Method table for MARS® Regression


This command is available with the Predictive Analytics Module. Click here for more information about how to activate the module.

Find definitions and interpretation guidance for the Method table.

Criterion for selecting the best model

The criterion that MARS® Regression uses to create the model. MARS® Regression uses either the maximum R-squared (default) or the least mean absolute deviation to select the best model. The mean absolute deviation criterion attempts to decrease the influence of the points with the worst fits compared to the R-squared criterion.

Model validation

MARS® Regression uses the cross-validation method or a separate test set to validate the model. With cross-validation, you can specify the rows for each fold, or allow a random selection. With a separate test set, you can specify the rows for both training and test sets or allow a random selection.

Maximum number of basis functions

The analysis fits this number of basis functions before using backwards elimination of basis functions to select the best model. The default value is 30. Larger values indicate that the analysis made a more thorough search for the optimal model.

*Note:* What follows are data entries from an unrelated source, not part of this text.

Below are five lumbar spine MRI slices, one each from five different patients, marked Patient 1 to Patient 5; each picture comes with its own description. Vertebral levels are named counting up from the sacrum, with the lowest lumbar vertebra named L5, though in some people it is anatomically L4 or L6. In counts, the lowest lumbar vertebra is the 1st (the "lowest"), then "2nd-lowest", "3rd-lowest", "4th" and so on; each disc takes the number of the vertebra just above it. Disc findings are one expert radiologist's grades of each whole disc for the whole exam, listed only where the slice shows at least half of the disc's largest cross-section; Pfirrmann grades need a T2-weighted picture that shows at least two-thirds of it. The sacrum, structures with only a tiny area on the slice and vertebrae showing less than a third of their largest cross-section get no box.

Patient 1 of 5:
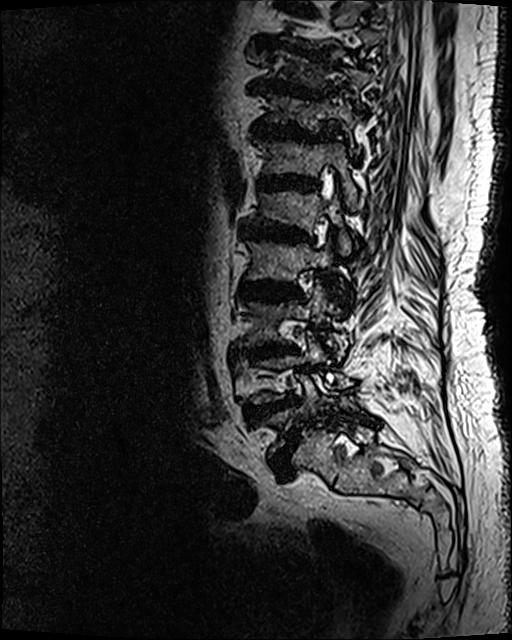 Sagittal T2 SPACE (3D) lumbar spine MRI | 512x640 px | Sex M
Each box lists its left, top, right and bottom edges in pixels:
Annotations:
* L5/S1: left=270, top=432, right=299, bottom=478
* L5 vertebra: left=260, top=372, right=361, bottom=457
* disc T12/L1: left=257, top=174, right=321, bottom=192
* L4/L5: left=246, top=396, right=301, bottom=420
* T10 vertebra: left=274, top=51, right=375, bottom=106
* disc L3/L4: left=244, top=344, right=297, bottom=358
* L1: left=253, top=181, right=353, bottom=257
* T9/T10: left=256, top=45, right=330, bottom=62
* T12: left=257, top=140, right=360, bottom=211
* L3: left=244, top=279, right=348, bottom=362
* L1/L2: left=239, top=224, right=314, bottom=243
* disc T11/T12: left=253, top=120, right=333, bottom=142
* L4 vertebra: left=250, top=329, right=327, bottom=404
* T11: left=265, top=93, right=359, bottom=151
* disc L2/L3: left=240, top=280, right=301, bottom=301
* L2 vertebra: left=245, top=229, right=353, bottom=306
* T10/T11: left=252, top=77, right=329, bottom=100

Expert MSK radiologist gradings (per disc):
  T10/T11: Pfirrmann grade 5, upper-endplate change, Modic type II, lower-endplate change, disc narrowing, disc bulging
  L1/L2: Pfirrmann grade 5, lower-endplate change, upper-endplate change, disc bulging, Modic type II, disc narrowing
  L5/S1: spondylolisthesis, Modic type II, upper-endplate change, disc narrowing, disc bulging, lower-endplate change
  T12/L1: Pfirrmann grade 5, lower-endplate change, Modic type II, upper-endplate change, disc bulging, disc narrowing
  T11/T12: Pfirrmann grade 5, disc narrowing, Modic type II, lower-endplate change, disc bulging, upper-endplate change
  T9/T10: Pfirrmann grade 5, disc bulging, disc narrowing, lower-endplate change, Modic type II, upper-endplate change
  L2/L3: Pfirrmann grade 5, disc narrowing, lower-endplate change, disc bulging, Modic type II, upper-endplate change

Patient 2 of 5:
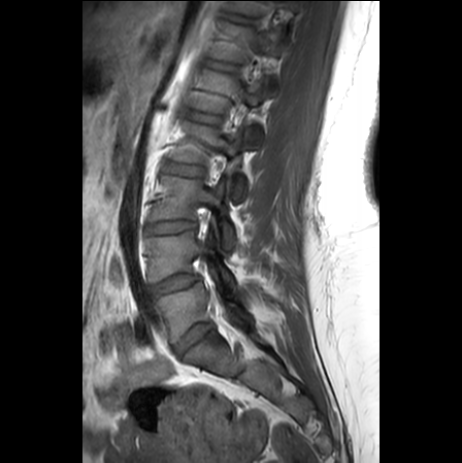 Image 462x463, Lumbar spine MR, T1-weighted, sagittal
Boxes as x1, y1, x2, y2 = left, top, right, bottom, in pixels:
{"intervertebral disc L2/L3 (4th disc)": "165, 163, 205, 176", "L3/L4 (3rd-lowest disc)": "147, 221, 195, 234", "L1 (5th vertebra)": "193, 71, 264, 145", "T12/L1 (6th disc)": "207, 61, 237, 71", "L5 (lowest vertebra)": "158, 272, 253, 340", "T11/T12 (7th disc)": "228, 14, 255, 23", "L3 (3rd-lowest vertebra)": "151, 176, 234, 247", "T12 (6th vertebra)": "215, 24, 287, 94", "L2 (4th vertebra)": "173, 122, 245, 202", "L5/S1 (lowest disc)": "175, 322, 215, 354", "L4 (2nd-lowest vertebra)": "147, 226, 233, 285", "intervertebral disc L4/L5 (2nd-lowest disc)": "150, 274, 194, 295", "intervertebral disc L1/L2 (5th disc)": "186, 111, 221, 123"}

Per-level radiological findings:
- L5/S1 (lowest disc): disc bulging, disc narrowing
- L4/L5 (2nd-lowest disc): disc bulging, disc narrowing
- L3/L4 (3rd-lowest disc), T12/L1 (6th disc), L2/L3 (4th disc), L1/L2 (5th disc): no spondylolisthesis, narrowing, bulging, herniation, Modic or endplate change recorded

Patient 3 of 5:
Sagittal slice index 45 | Field of view 240x300 mm, slice spacing 0.9 mm | Scanner: SIEMENS Avanto_fit (1.5T) | Patient sex: M | MRI lumbar spine (T2 SPACE (3D)), sagittal plane

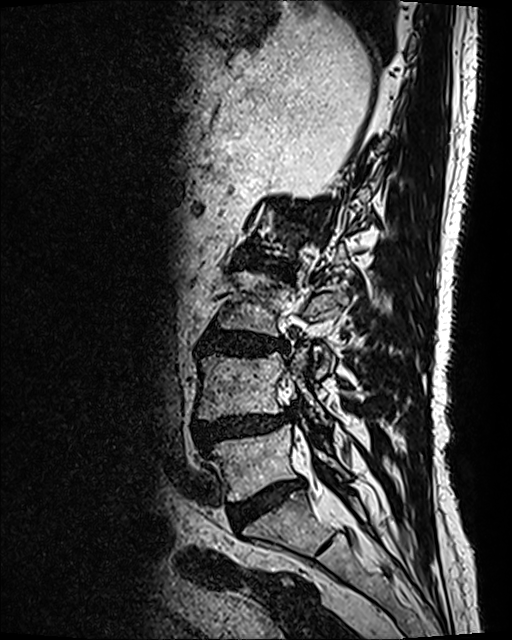 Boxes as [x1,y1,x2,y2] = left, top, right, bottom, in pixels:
disc L5/S1 (lowest disc) — [230,477,303,521] | L3 (3rd-lowest vertebra) — [219,271,347,376] | L5 (lowest vertebra) — [213,424,348,501] | L3/L4 (3rd-lowest disc) — [201,330,286,354] | disc L2/L3 (4th disc) — [260,261,285,274] | disc L4/L5 (2nd-lowest disc) — [194,415,286,450] | L4 (2nd-lowest vertebra) — [197,347,330,424]

Degenerative findings by level:
• L4/L5 (2nd-lowest disc): Pfirrmann grade 4, disc bulging, Modic type II, disc narrowing, upper-endplate change, spondylolisthesis, disc herniation, lower-endplate change
• L5/S1 (lowest disc): Pfirrmann grade 4
• L3/L4 (3rd-lowest disc): Pfirrmann grade 4, disc bulging, lower-endplate change, upper-endplate change

Patient 4 of 5:
T1-weighted sagittal MRI of the lumbar spine, Patient sex: M, Slice 13 of 17 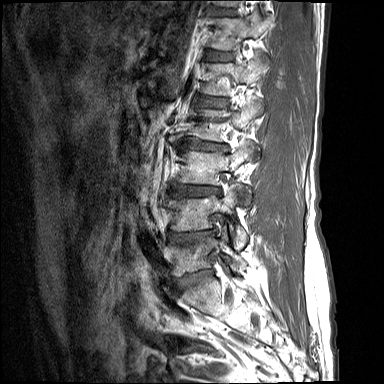

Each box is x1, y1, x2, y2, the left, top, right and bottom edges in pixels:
Annotations:
* L3 vertebra = 178, 142, 255, 200
* L2/L3 = 177, 137, 228, 151
* L2 = 189, 100, 264, 141
* L5 vertebra = 165, 235, 246, 276
* T11/T12 = 211, 7, 236, 16
* L1 = 201, 52, 270, 95
* IVD T12/L1 = 205, 49, 234, 61
* IVD L1/L2 = 196, 95, 228, 107
* IVD L5/S1 = 176, 270, 211, 291
* T12 = 209, 10, 272, 50
* L3/L4 = 171, 184, 221, 196
* L4 vertebra = 169, 184, 248, 249
* IVD L4/L5 = 168, 230, 214, 245

Radiological gradings:
- L5/S1: disc narrowing, upper-endplate change, lower-endplate change, disc bulging
- L4/L5: upper-endplate change, lower-endplate change, disc bulging
- L1/L2: disc bulging, lower-endplate change, upper-endplate change
- T12/L1: lower-endplate change, upper-endplate change
- L3/L4: disc bulging, lower-endplate change, upper-endplate change
- L2/L3: disc bulging, lower-endplate change, upper-endplate change, disc narrowing
- T11/T12: no spondylolisthesis, narrowing, bulging, herniation, Modic or endplate change recorded

Patient 5 of 5:
619x626 px. Philips Healthcare Ingenia (3T). Lumbar spine MR, T2-weighted, sagittal.
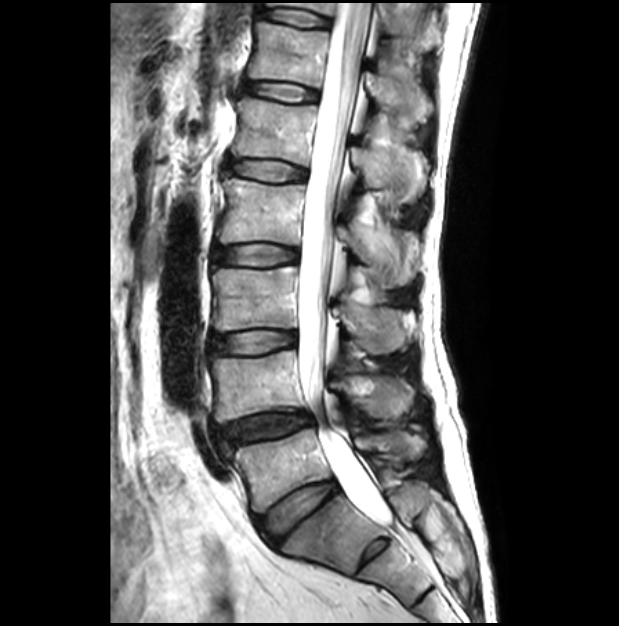
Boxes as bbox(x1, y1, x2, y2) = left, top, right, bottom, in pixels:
Segmented structures:
• lowest vertebra — bbox(228, 428, 426, 512)
• 2nd-lowest disc — bbox(217, 412, 311, 449)
• 5th disc — bbox(228, 159, 307, 181)
• 4th vertebra — bbox(217, 178, 416, 285)
• spinal canal — bbox(298, 0, 391, 524)
• 4th disc — bbox(213, 245, 297, 266)
• 3rd-lowest vertebra — bbox(213, 267, 406, 354)
• lowest disc — bbox(257, 480, 337, 543)
• 5th vertebra — bbox(232, 98, 426, 201)
• 6th vertebra — bbox(247, 22, 433, 124)
• 3rd-lowest disc — bbox(210, 332, 295, 355)
• 7th vertebra — bbox(267, 2, 438, 51)
• 7th disc — bbox(261, 9, 329, 27)
• 2nd-lowest vertebra — bbox(210, 350, 413, 423)
• 6th disc — bbox(242, 82, 317, 101)

Degenerative findings by level:
  4th disc: Pfirrmann grade 1
  3rd-lowest disc: Pfirrmann grade 1
  7th disc: Pfirrmann grade 1
  6th disc: Pfirrmann grade 1
  lowest disc: Pfirrmann grade 2
  2nd-lowest disc: Pfirrmann grade 3, lower-endplate change, upper-endplate change, spondylolisthesis, disc bulging, disc narrowing
  5th disc: no spondylolisthesis, narrowing, bulging, herniation, Modic or endplate change recorded
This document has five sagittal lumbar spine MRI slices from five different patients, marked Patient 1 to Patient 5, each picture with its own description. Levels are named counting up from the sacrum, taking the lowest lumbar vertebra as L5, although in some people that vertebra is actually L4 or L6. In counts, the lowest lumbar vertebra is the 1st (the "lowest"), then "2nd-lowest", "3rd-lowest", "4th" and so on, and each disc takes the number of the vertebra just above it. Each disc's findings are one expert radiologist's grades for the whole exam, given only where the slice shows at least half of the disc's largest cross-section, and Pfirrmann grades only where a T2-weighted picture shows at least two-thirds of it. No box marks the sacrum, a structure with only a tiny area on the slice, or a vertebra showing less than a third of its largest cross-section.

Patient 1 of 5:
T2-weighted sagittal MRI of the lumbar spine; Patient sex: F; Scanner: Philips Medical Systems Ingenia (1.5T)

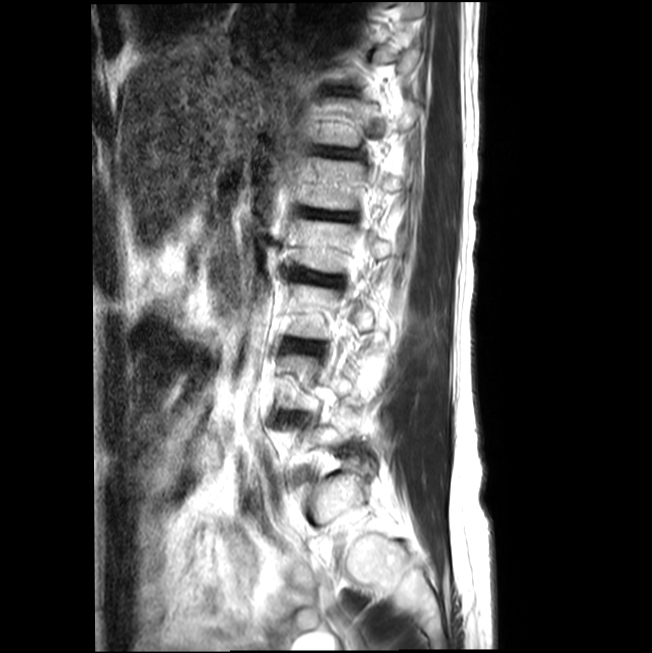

Minimum number of observations between knots

A knot is a data point where the basis functions change. By default, the analysis uses sample size and model complexity to automatically select a minimum number. Otherwise, the table displays the specific number for the analysis. A value of 1 indicates that consecutive data points are eligible to be points where the basis function changes. The value of 1 allows the most rapid changes in the model predictions. Consider different values to see the effect on the fit of the model. For example, for some data larger values create smoother models that are less likely to overfit the training data. Such smoother models are sometimes less accurate over certain ranges of the data.

Rows used

The number of response observations that are in the analysis that fits and evaluates the model.

Rows unused

The number of missing response observations. This also includes missing values or zeros in the weight column.